En la matière, c’est surtout Madagascar qui a effectué le bond le plus spectaculaire. On y exploite des installations aquacoles à grande échelle et on ne recense pas moins de 1 700 bassins. Leur rendement moyen (4 tonnes par hectare) place même la Grande Ile parmi les producteurs les plus performants du monde. L'année dernière, l’aquaculture crevettière a rapporté 67 millions d’euros (450 milliards de francs malgaches). Le secret de cette expansion ? Une vigoureuse intervention de l’Etat, qui a facilité les aménagements de bassin et attiré des investisseurs. Une dizaine de fermes industrielles existent actuellement à Madagascar. D’autres implantations devraient suivre. L’Etat a déjà identifié plus de 15 000 hectares aménageables en bassins crevettiers. De quoi augmenter la production nationale d’au moins 54 000 tonnes. Un exploit, quand on sait qu’en 1994 encore le pays produisait à peine 500 tonnes d’or rose !

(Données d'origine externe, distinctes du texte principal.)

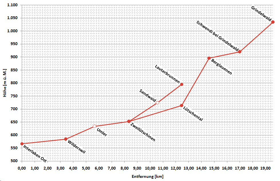 vereinfachtes Höhenprofil der Berner-Oberlandbahn
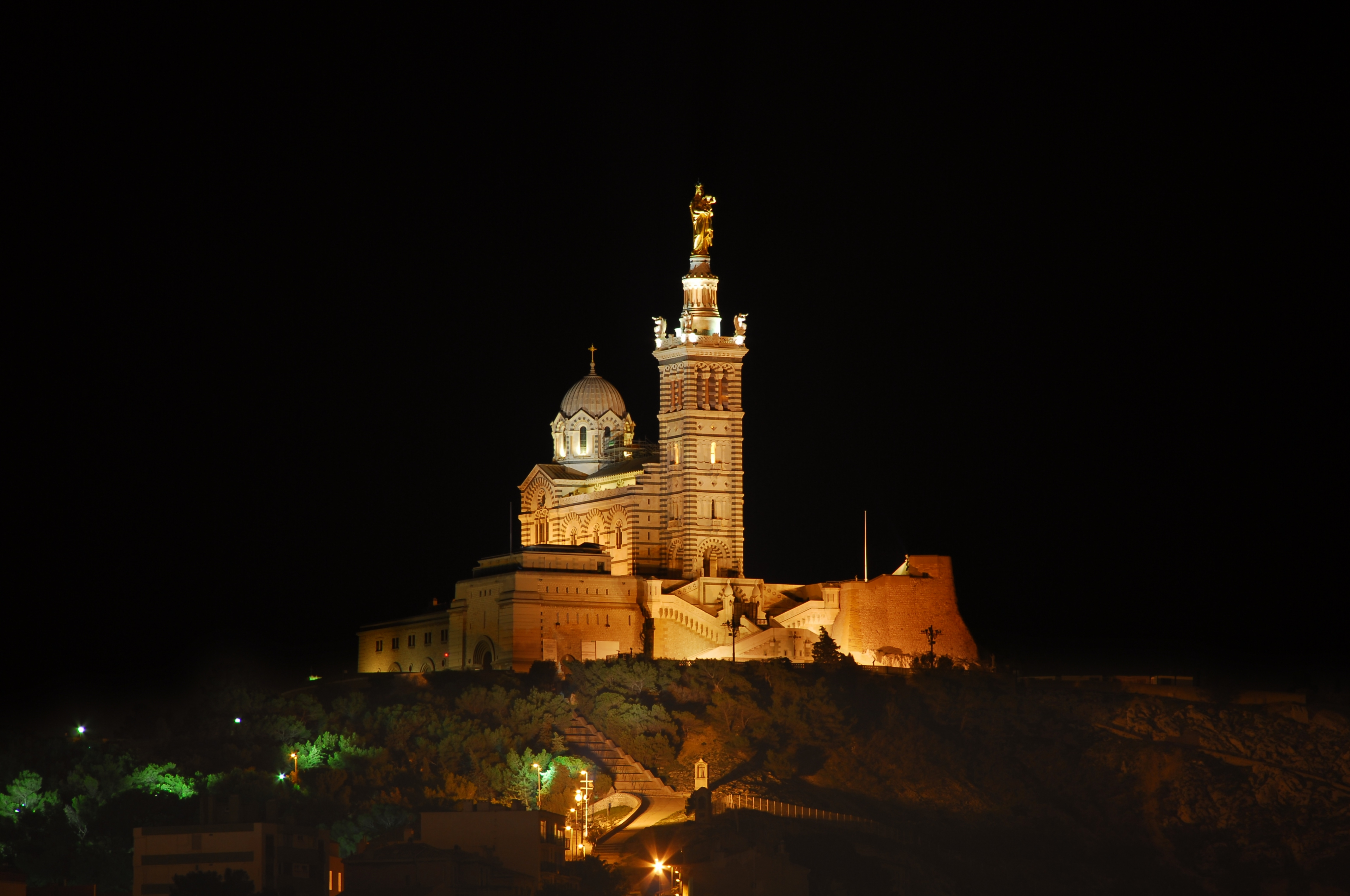 Notre Dame de la Garde, Marseille, at Night

Le succès de Madagascar incite d’autres pays africains à investir dans cette filière. Au Sénégal, la coopération française finance une étude de faisabilité pour une écloserie pouvant produire 4 millions de larves par an. Un projet similaire est en cours au Bénin, où la production de crevettes connaît un développement spectaculaire : 333 tonnes exportées en 1995, près de 750 tonnes en 2002. En Guinée, c’est la Banque africaine de développement que le gouvernement a appelée à la rescousse. Les investisseurs privés ne sont pas en reste. Au Gabon, la société Amerger met la dernière main à un élevage qui devrait produire 2000 tonnes de crustacés par an. Au Mozambique, Aquapesca construira une ferme pilote de 20 hectares dans la région de Quelimane… La liste n’est pas exhaustive : les projets se multiplient d’autant plus que le marché est porteur et que les crevettes d’Afrique sont réputées de bonne qualité, à la différence des petites crevettes d’Asie. Les moyens industriels mis en place permettent désormais de traiter sur place les récoltes dans des conditions d’hygiène et de qualité qui satisfont les marchés internationaux, européens notamment. On n’est donc qu’au début de la ruée vers l’or rose d’Afrique.